In general, what I did was hit the key-combo in question to see what plist(s) get changed by monitoring the file system changes using fseventer. Open those plist(s) with the Property List Editor (part of xcode), and save the plist as a xml text so that I can compare which fields change when I toggle the key by (text) comparing a before and after versions of the xml plists.


Once the field is known I used PlistBuddy to display the appropriate data. PlistBuddy was used since defaults read is not amenable to extracting a single value out of a plist array.


If you figure out the appropriate PlistBuddy command then it's easy to add that to a shell script to do whatever you want with the value it returns.


Good luck.

Jun 9, 2012 2:13 PM in response to X423424X

A friend who is a little better than I at google searches found this:


> In "~/Library/Preferences/.GlobalPreferences.plist" look at
> "AppleKeyboardUIMode", bit 1
> toggles Full Keyboard Access. If the user's selected full keyboard access,
> then tab to all links, otherwise only tab to text fields.
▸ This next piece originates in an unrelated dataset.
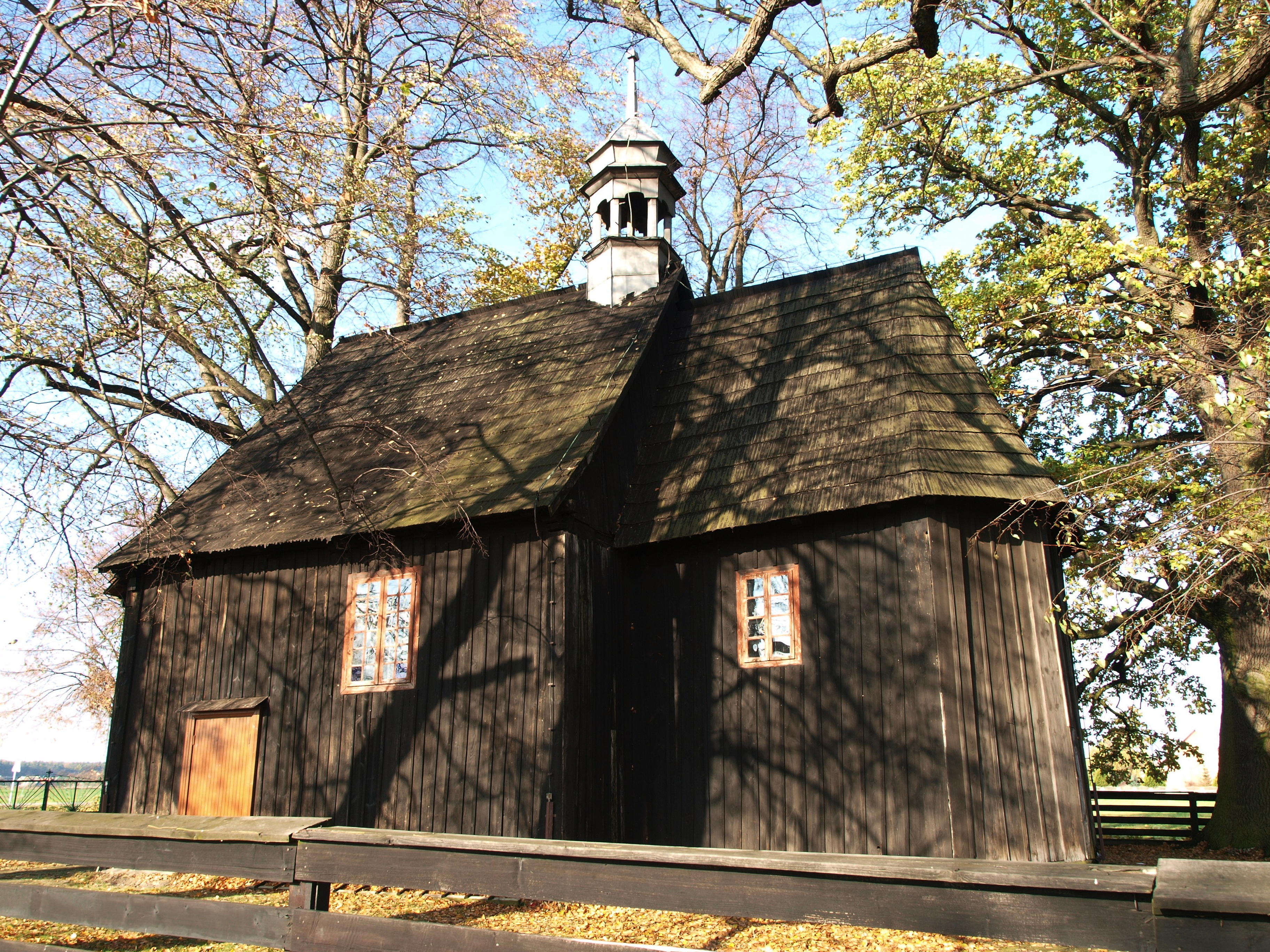 Mokra Mokra- kościół (kaplica) pw. św. Szymona i Judy, drewn., XVIII, nr rej.: 1122/69 z 27.12.1969 oraz 61/78 z 17.02.1978
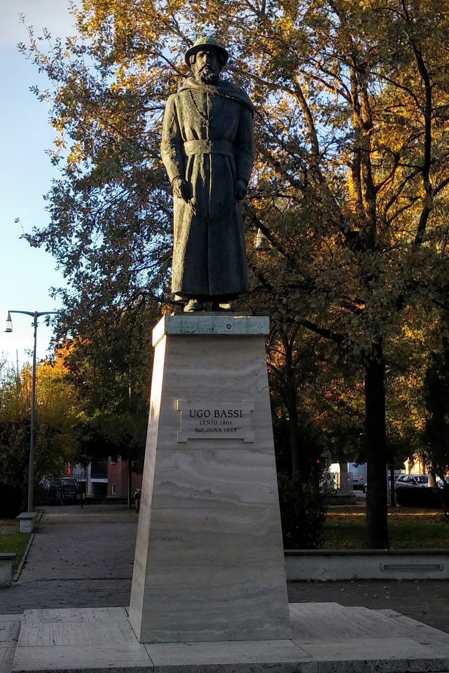 Pasqualini Enzo (1916-1998), statua di Ugo Bassi, (1961), l'opera è situata al centro dell'omonimo giardino a Cento (FE)

at https://bugzilla.mozilla.org/show_bug.cgi?id=187508

So here's the applescript that works:


set the plistfile_path to "~/Library/Preferences/.GlobalPreferences.plist"

tell application "System Events"

set p_list to property list file (plistfile_path)

set v to (value of p_list)

class of v-- record

set uiMode to (value of property list item "AppleKeyboardUIMode" of p_list)

end tell


if uiMode mod 4 > 1 then

set allControls to true

else

set allControls to false

end if


I don't know if higher bits are ever used or will be so the mod 4 strips them out.


(I'll add more to the script to send the result to Keyboard Maestro Engine.)

Jun 9, 2012 10:05 PM in response to X423424X

Full Keyboard Access and Control-F7 are about tab key behavior, which is explained at the bottom of the panel for the Keyboard System Preference.


In general, I want Full Keyboard Access on.


But in iTunes I want the tab key to move between the search box, the playlist, and the list of playlists. That's the behavior when the Full Keyboard Access bit is off. Otherwise, the tab key goes to every interface element.


With this new tool to determine the state, I can make a script that launches when iTunes becomes the front application, and then turns off that bit unless it's already off. Since AppleScript doesn't have bitwise operators (boo hiss) I'll probably just emulate pressing control-F7.


Somewhere in the (de-)evolution of iTunes 10 they took away option-tab, which always tabbed between those three locations regardless of how tab behaved.


A weirdness I discovered is that control-F1 toggles bit 0 of AppleKeyboardUIMode and toggles those five checkboxes. But manually changing those checkboxes does not change bit 0.